Due furono i motivi che portarono gli orafi ad usare una lega così povera di argento puro: la diminuzione del valore della lega d’argento che nel 1299 costava 25 soldi l’oncia e trenta anni dopo era sceso a 23 soldi, poi la diminuzione del peso dei Bolognini grossi e del conseguente aumento del loro numero da 20 a 22 e mezzo per oncia. Il secondo motivo era la concorrenza degli orafi forestieri che lavoravano l’argento ad un titolo inferiore. Gli orafi infine lavoravano in ragione di due soldi di bolognino, quindi veramente con un margine minimo di guadagno. Muovendo queste obiezioni, chiedono all’Arcivescovo Giovanni da Oleggio di comandare al Vicario e alla Curia del Podestà, dopo avere chiarito la loro posizione e illustrato le loro motivazioni, di non molestarli più perché altrimenti a loro non restava che il vagabondaggio poiché non conoscevano altro mestiere. L’Arcivescovo, Signore di Bologna, Giovanni da Oleggio, ordinò di esaminare la causa sia al Vicario che alla Curia del Podestà. Malgrado la risposta rassicurante dell’Oleggio, era stata recapitata ai ventidue orafi una pesantissima condanna perché contemporaneamente il Giudice dei Malefici aveva proseguito il processo e, scaduto il termine entro il quale gli orefici dovevano presentare la loro difesa, il 3 dicembre pubblicò il bando con cui li condannava a pagare entro otto giorni al tesoriere del Comune di Bologna somme varianti da “20 a 150 lire di Bolognini a testa per un totale di 1432 bolognini. Una cifra ENORME!
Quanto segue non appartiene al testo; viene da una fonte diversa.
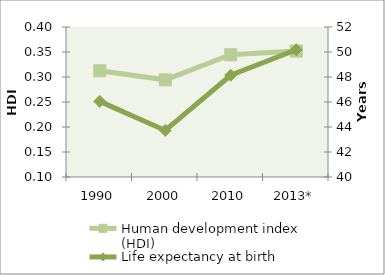
| Category | Human development index (HDI) |
|---|---|
| 1990 | 0.312 |
| 2000 | 0.294 |
| 2010 | 0.344 |
| 2013* | 0.352 |
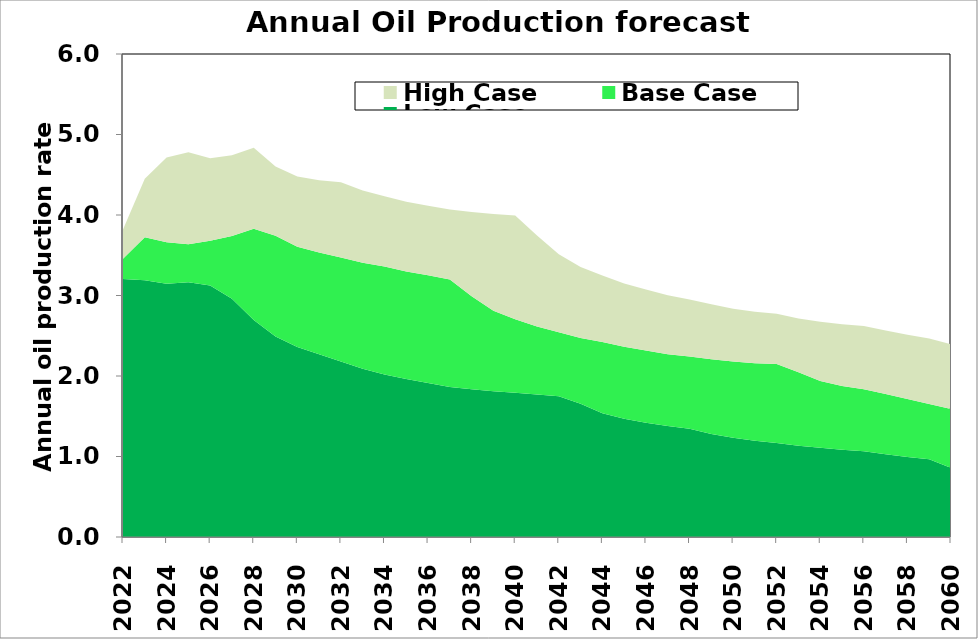
| Category | Low Case | Base Case | High Case |
|---|---|---|---|
| 2022.0 | 3205230.094 | 251170.987 | 364037.635 |
| 2023.0 | 3189248.726 | 532934.703 | 727139.66 |
| 2024.0 | 3145368 | 515997.785 | 1052248.498 |
| 2025.0 | 3163966.713 | 473839.242 | 1142931.746 |
| 2026.0 | 3123383.993 | 555904.807 | 1024387.946 |
| 2027.0 | 2958104.992 | 780892.162 | 1004370.649 |
| 2028.0 | 2696313.323 | 1134142.734 | 1004799.459 |
| 2029.0 | 2489826.766 | 1251188.722 | 862811.191 |
| 2030.0 | 2361419.852 | 1242845.969 | 875392.315 |
| 2031.0 | 2268845.088 | 1263782.617 | 899965.765 |
| 2032.0 | 2181084.984 | 1289417.494 | 936908.188 |
| 2033.0 | 2088890.81 | 1317734.545 | 897788.813 |
| 2034.0 | 2020167.282 | 1340939.411 | 873096.087 |
| 2035.0 | 1962161.481 | 1334992.427 | 867957.631 |
| 2036.0 | 1911946.867 | 1339829.1 | 864000.656 |
| 2037.0 | 1862598.227 | 1334896.214 | 871087.844 |
| 2038.0 | 1834268.295 | 1155843.535 | 1047162.171 |
| 2039.0 | 1811220.594 | 998294.895 | 1201938.907 |
| 2040.0 | 1792446.133 | 913402.177 | 1289409.284 |
| 2041.0 | 1768668.804 | 847584.84 | 1130168.839 |
| 2042.0 | 1747196.526 | 796799.786 | 967909.221 |
| 2043.0 | 1655116.643 | 818424.468 | 880162.953 |
| 2044.0 | 1538653.854 | 882269.693 | 828283.929 |
| 2045.0 | 1468477.349 | 893928.958 | 787676.702 |
| 2046.0 | 1420230.275 | 896605.029 | 758632.669 |
| 2047.0 | 1378947.651 | 891762.944 | 733924.204 |
| 2048.0 | 1344905.039 | 896748.401 | 709983.583 |
| 2049.0 | 1280100.551 | 927394.614 | 683480.631 |
| 2050.0 | 1232387.077 | 948794.234 | 655753.225 |
| 2051.0 | 1194847.407 | 962248.407 | 640381.859 |
| 2052.0 | 1167446.784 | 980727.128 | 625609.709 |
| 2053.0 | 1134091.206 | 911778.63 | 669458.735 |
| 2054.0 | 1107708.147 | 829099.269 | 736007.644 |
| 2055.0 | 1083664.926 | 791662.294 | 766253.102 |
| 2056.0 | 1063936.997 | 769995.471 | 788182.144 |
| 2057.0 | 1029332.525 | 746906.89 | 789616.285 |
| 2058.0 | 995288.533 | 719625.123 | 798217.2 |
| 2059.0 | 966259.131 | 686626.048 | 814352.858 |
| 2060.0 | 858698.017 | 730233.72 | 806483.632 |

Gli orafi reagirono spaventati infatti non si aspettavano questa multa, attendevano fiduciosi la risposta, per loro positiva, della inchiesta affidata al Vicario e alla Curia del Podestà ed erano,anzi, molto fiduciosi poiché il Signore di Bologna aveva accolto la loro domanda. A questo punto il tempo stringe, devono risolvere il problema prima che scada il termine degli otto giorni. Oppure ottenere un decreto di grazia  dal Signore stesso, Giovanni Oleggio:decidono di percorrere questa strada. Proprio in quei giorni Bologna è in festa per la felice conclusione della guerra contro Bernabò Visconti “ el di de sancto Ambrosxo se fe festa e vestisse tutte le compagni e fero gran bali e bagordi” (Villola, Cronache 1356). Gli orafi presentarono il 9 dicembre una seconda istanza all’Oleggio nella quale spiegavano la loro situazione. in buona sostanza c’era stato un equivoco: il Cancelliere Luchino Savio e Guido Lambertini avevano informato gli orafi dell’ordine imposto al Podestà di non procedere oltre contro gli orefici, per questo non sin erano presentati in tribunale: per questo equivoco erano stati multati, inoltre non avevano abbastanza denaro per pagare la multa, a mala pena vivevano col loro lavoro. Così dichiarandosi fedeli e devoti servitori supplicarono l’Oleggio ad avere misericordia e lo informarono di volere prendere parte ai festeggiamenti in corso e condividere la gioia dei cittadini bolognesi per la vittoria su Bernabò Visconti. Questo argomentazione piacque molto all’Oleggio che a sua volta aveva bisogno di trovare nuovi consensi fra i martoriati cittadini bolognesi: Bologna era una città turbata da continue guerre e nella più misera condizione,decise di credere alla buona fede e all’innocenza degli orefici. Il 9 dicembre 1355, quindi nella stessa giornata, Giovanni Oleggio emise un decreto favorevole agli orefici condannati sottolineando che , in occasione delle feste in onore della pace avevano partecipato con grande sfarzo ed esborso di denaro organizzando balli e divertimenti, perciò con ogni suo potere stabiliva e decretava che tutte le pene inflitte fossero rimesse. Il 12 dicembre 1355 il decreto presentato al Giudice dei Malefici fu registrato e la sentenza annullata. Questo processo così insolito e dalla conclusione così repentina e particolare da il fianco alla necessità di redigere un nuovo statuto per regolarizzare il nuovo stato dell’arte.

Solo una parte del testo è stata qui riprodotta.